They don’t tell you this at graduation, the commencement speaker does not add such a statement to the litany of positive affirmations that are so bland and surface that they really mean nothing. Yet I would argue that it is a truth with which we all grapple. Growing old is difficult.  Part of the tragedy of such a reality is that we cannot avoid it; we are all getting older and are growing up in our own ways and there really is not anything we can do to avoid it (except die, which I am not at all advocating!). There are a number of mediums (movies, art forms, books, songs, etc.) that wrestle with this truth of existence. Some deal with this reality with a Pollyannaish kind of optimism telling the audience that it is all going to be ok and there are plenty of rainbows and unicorns to be found in adulthood if you just look hard enough. Life is a giant PEZ dispenser popping out sweet pill goodness. Some people actually believe this crap.  Some tell you that you only have to hold onto your youthful idealism and then you will never have to face the cold, harsh reality of life in its fullest. Keep wearing the hip-hugging jeans, the t-shirts with Hasbro toys on the front, and the ironic 1970s movie references because then you are still holding onto your youth (or at least a very sad dream and illusion). Then there are those works that looks the specter of aging and maturing in the face with all the good and horror that it has to offer and say, “bring it on.” These are people who embrace the truth that growing old is painful and do not run away.
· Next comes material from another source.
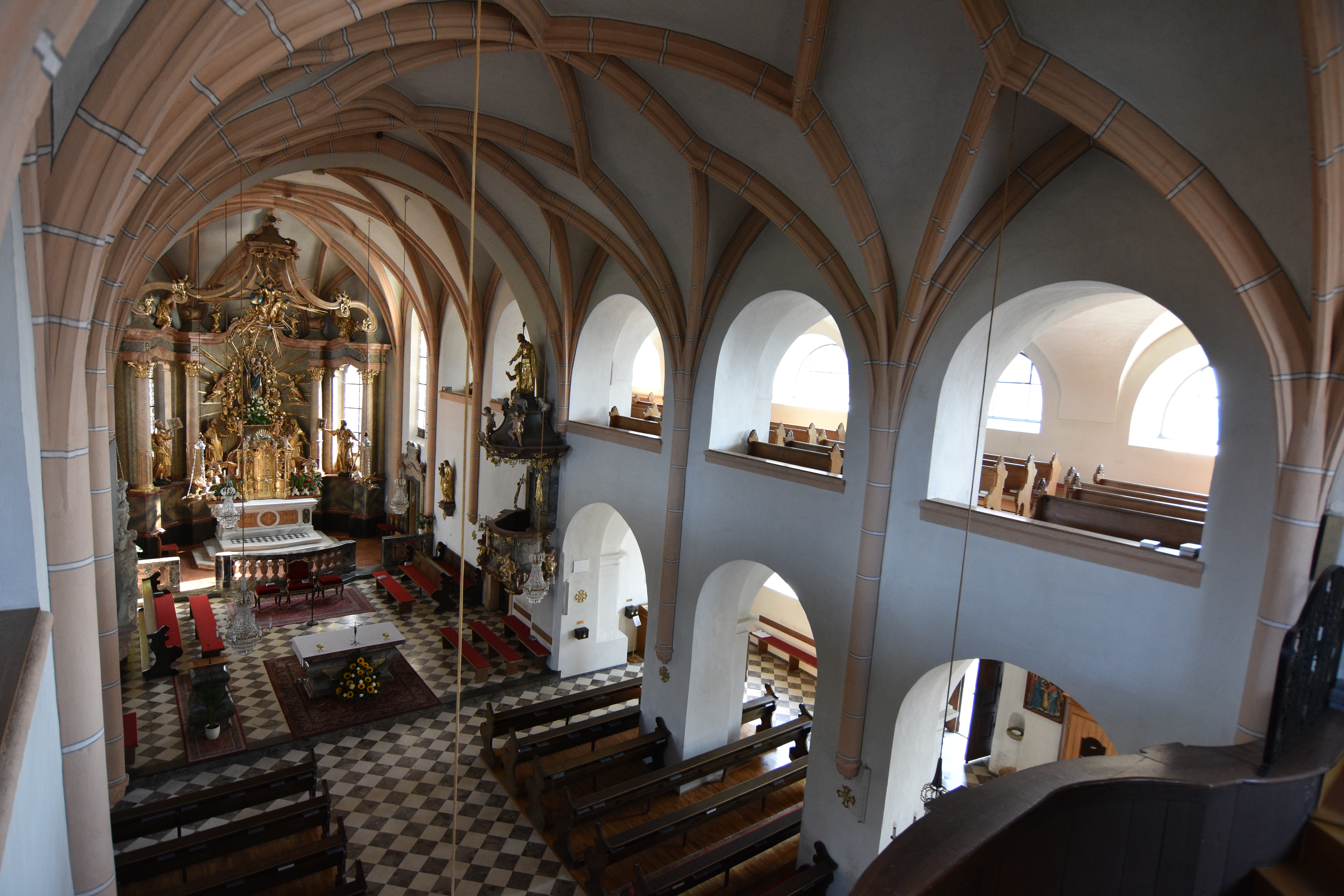 Pfarrkirche Straden - Interior

I feel that Karen Russell’s book Swamplandia! offers this realistic, macabre look at the travails of becoming an adult and does not run from the reality of the pain of maturing.

Warning, spoilers abound!

What I found great about Russell’s book is that it offers a realistic view of life through very metaphorical, fantastical, and mystical themes. In Swamplandia! we meet a family of alligator wrestlers running a perverse kind of theme park in the Florida Everglades, living a dream and a lie in its greatest fashion complete with security blankets of multiple kinds. It is after the mother of this family dies that the rest have to grow up and start to encounter the pain as well as the wonder of life. One by one each character in Russell’s book has to search, take chances, and try to find their own way in this new, uncharted life. Each one suffers, each one loses something, and each one grows. The brother endures insult and injury working at a rival park experiencing the “real world” like a bucket of ice water poured on top of his head (and he wasn’t even challenged to do so). The older daughter tries to escape to a forgotten time with a ghost who promises love forever only to be left at the altar. The youngest daughter, searching for her sister, joins with a magical “birdman” in an almost Homeric Odyssey until she realizes that her traveling companion is nothing more than a perverted, lost, old man. Each travel, each struggle, and each suffer as they leave the theme park of their youth and enter into the real world.
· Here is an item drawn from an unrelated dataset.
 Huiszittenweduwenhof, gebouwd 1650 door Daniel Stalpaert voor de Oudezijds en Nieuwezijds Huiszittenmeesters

And there is no happy ending.

This is where I find Russell’s book refreshing and difficult. There isn’t a sad, tragic ending, but things are not brought to a satisfying conclusion. With my first read I found myself looking for the happy conclusion where everyone was able to return to their home, to their comforts, and to their illusions that they once knew. I yearned for a happy ending and was found wanting. It is not a tragic ending. It is not an ending with a body count rivaling many movies today, but it was not a happy, return to glory ending. So I had to sit with the uncomfortable place where Russell leaves the reader.

It is a real ending. It is an ending that fits life. We work, we struggle, we do well, or we fail and then we continue. This is life as the great existentialists, Camus or Sartre, would describe it (without the French accent, beret, and cigarette). Perhaps they would applaud such a realistic work even as it drips with metaphor and symbolism. It is a book that speaks to the difficulty of growing up in a realistic way, and after pondering, musing, and reflecting, I have found the ending refreshing and perhaps instructive.

With each character they had to endure their own journey in their own way. Yet to a degree they held to their roots, to who they were. One saves a girl from drowning due in part, to his training wrestling alligators. Another survives in the Everglade wilderness because of her knowledge in the land, and another escapes danger through an alligator pit because of her training and upbringing. We move on, but we do not leave our childhood. They are our roots. They are in large part who we are for better or worse. Trying to leave is painful and important, yet what we learn, who we are can help us survive the journey and the next stage of life and we never fully leave who we are.

Now for the theological bit: think about conversion. When we hear the word, “conversion” we often think that it is referring to a complete change of the person/thing in question. One converts from one position to another. We would not usually think about conversion in the sense of growing up, yet perhaps we should. I am not suggesting that religious conversion necessarily speaks to a move from adolescence (unbelieving) to adulthood (believing). I have had too many interactions with winey, annoying, immature Christians to make such a statement. What I am suggesting that even though there a change does occur through conversion (religious or otherwise), there is always that aspect of the individual that stays the same. That person still has the memories, the experiences, the values and ideals that influenced the conversion in the first place. Yes, the person has changed, but there still is the sameness that continues in the converted. The characters in Swamplandia! were changed through their experience, but continued to carry and stay connected with their identity as it was shaped in the swamps and with the alligators.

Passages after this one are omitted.